Data items:
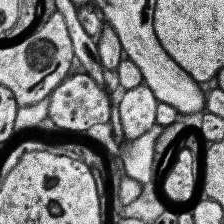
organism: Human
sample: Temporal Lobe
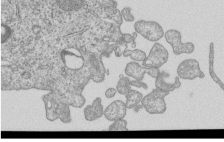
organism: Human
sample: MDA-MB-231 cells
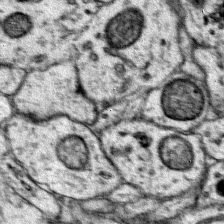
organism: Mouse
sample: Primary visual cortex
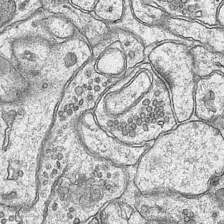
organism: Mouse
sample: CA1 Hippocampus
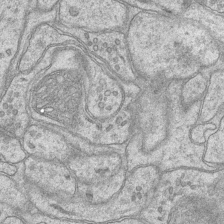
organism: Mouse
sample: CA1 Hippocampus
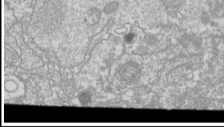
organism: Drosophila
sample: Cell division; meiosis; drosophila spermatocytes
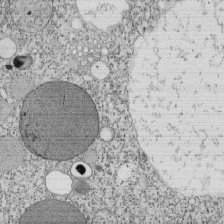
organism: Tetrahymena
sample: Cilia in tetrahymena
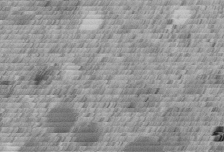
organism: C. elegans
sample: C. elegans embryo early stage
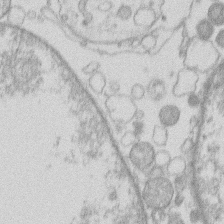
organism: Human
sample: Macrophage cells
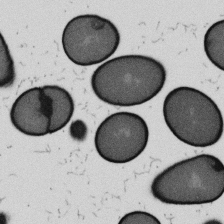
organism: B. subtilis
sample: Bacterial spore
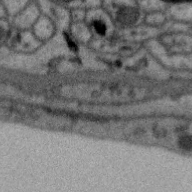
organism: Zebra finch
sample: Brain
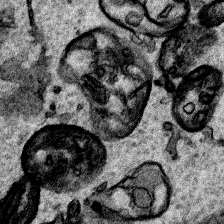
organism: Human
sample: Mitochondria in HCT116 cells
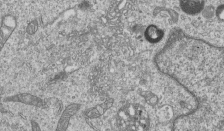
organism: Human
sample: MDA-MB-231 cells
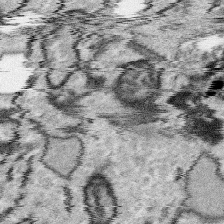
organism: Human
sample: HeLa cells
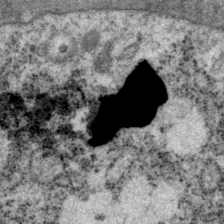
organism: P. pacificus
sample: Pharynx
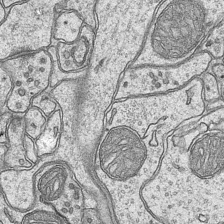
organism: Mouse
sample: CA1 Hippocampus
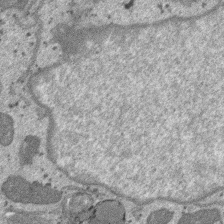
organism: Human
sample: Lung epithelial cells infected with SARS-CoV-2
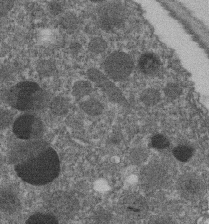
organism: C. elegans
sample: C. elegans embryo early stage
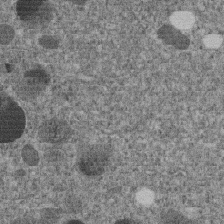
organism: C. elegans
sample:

# [WHAT IS REQUIRED]
Retype the data above exactly; pictures are not part of the copy.

# [TASK OUTPUT]
organism: Human
sample: Temporal Lobe
organism: Human
sample: MDA-MB-231 cells
organism: Mouse
sample: Primary visual cortex
organism: Mouse
sample: CA1 Hippocampus
organism: Mouse
sample: CA1 Hippocampus
organism: Drosophila
sample: Cell division; meiosis; drosophila spermatocytes
organism: Tetrahymena
sample: Cilia in tetrahymena
organism: C. elegans
sample: C. elegans embryo early stage
organism: Human
sample: Macrophage cells
organism: B. subtilis
sample: Bacterial spore
organism: Zebra finch
sample: Brain
organism: Human
sample: Mitochondria in HCT116 cells
organism: Human
sample: MDA-MB-231 cells
organism: Human
sample: HeLa cells
organism: P. pacificus
sample: Pharynx
organism: Mouse
sample: CA1 Hippocampus
organism: Human
sample: Lung epithelial cells infected with SARS-CoV-2
organism: C. elegans
sample: C. elegans embryo early stage
organism: C. elegans
sample:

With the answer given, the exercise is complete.